Some varieties of almond trees are self-pollinating like ‘Roy’ (dwarf), ‘Hall’s Hardy’ (level-1), and ‘All-in-one Almond’ (level-1), while others like ‘Garden Prince’ (dwarf), ‘Nonpareil’ (level-1), ‘Johnson’s Prolific’ also known as ‘Mission’ (level-1), require other almond trees grown nearby to help them fruit.


Step 1

Prepare the hole

Choose a location in full sun and sheltered from winds. Dig a hole twice as wide and one-and-a-half times as deep as the tree’s root-ball. Mix in a shovelful of well-rotted compost to the soil taken from the hole to help with drainage. Almonds will grown in almost any type of soil as long as it is well-drained.

Step 2

Prepare the tree

With the secateurs, trim off any dead or twisted roots. Form a mound of soil in the middle of the hole then spread the tree roots out evenly over the mound.

Step 3

Plant the tree

Adjust the mound of soil so the top of the roots are sitting just below the soil level. Back-fill the hole with the compost/soil mix and water thoroughly. There is no need to firm down the soil as the tree will settle in naturally.

Step 4


Once planted, prune the almond tree by cutting it back to the height at which you want the first set of permanent branches to emerge. After this there will be very little pruning to do until the tree is older. Then it will appreciate a light annual pruning to keep it tidy and increase its productivity.

Step 5

Pinch back unwanted branches

In order to direct the tree’s energy to permanent growth, throughout the season pinch back any unwanted branches that form when they are about 1-2 inches (3-5cm) long.

Step 6

Train against a support

Almond trees do well when trained against some sort of support, like espaliers, during the first year after planting.

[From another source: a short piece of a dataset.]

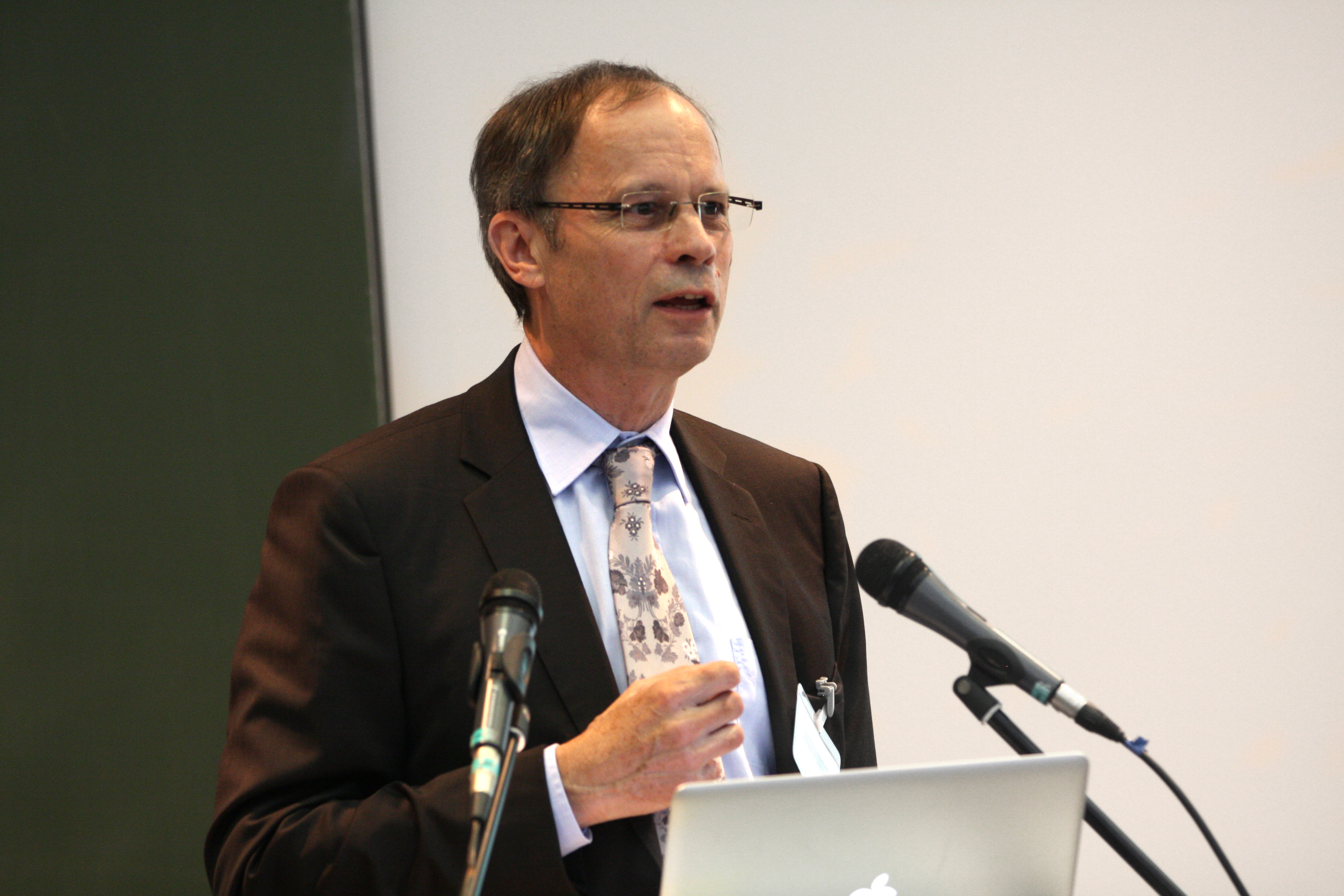 Professeur Jean Tirole X 73 - Médaille d'or du CNRS en 2007. - Prix Nobel d'économie 2014 pour son « analyse du pouvoir de marché et de la régulation »

Prune back any wayward and unwanted branches throughout the first and second year, then prune the trees only to minimize the density of their foliage.

Step 7

Fertilize and Mulch

In spring only feed established almond trees with a high-nitrogen fertilizer. Sprinkle the fertilizer underneath the almond tree reaching out as far as the widest branches. Mulch around the base of the tree, keeping it away from the trunk, with organic mulch or compost to keep the weeds at bay.

Things Needed
• Bareroot almond tree
• Shovel
• Compost
• Secateurs

Tips & Warnings
• Hot, dry summers are necessary for the hull casings around the almond nuts to split.
• Almond trees can tolerate most soils, but not soggy or constantly damp soil.
• Some almond trees are self-pollinating others need another planted nearby to produce nuts. Peach trees can successfully pollinate almond trees so it is to your advantage to lean toward this natural companionship and produce fruit and nuts.
• Almond trees begin producing nuts at two to four years old and with proper care will can live up to 50 years.
• Harvest when the nuts in the center of the tree begin to split. Place a ground-sheet under the tree and give the tree a good shake to drop the almonds.
• To discourage birds from stripping the almond crop hang aluminum pie dishes in the tree. The shiny reflections will keep the birds out.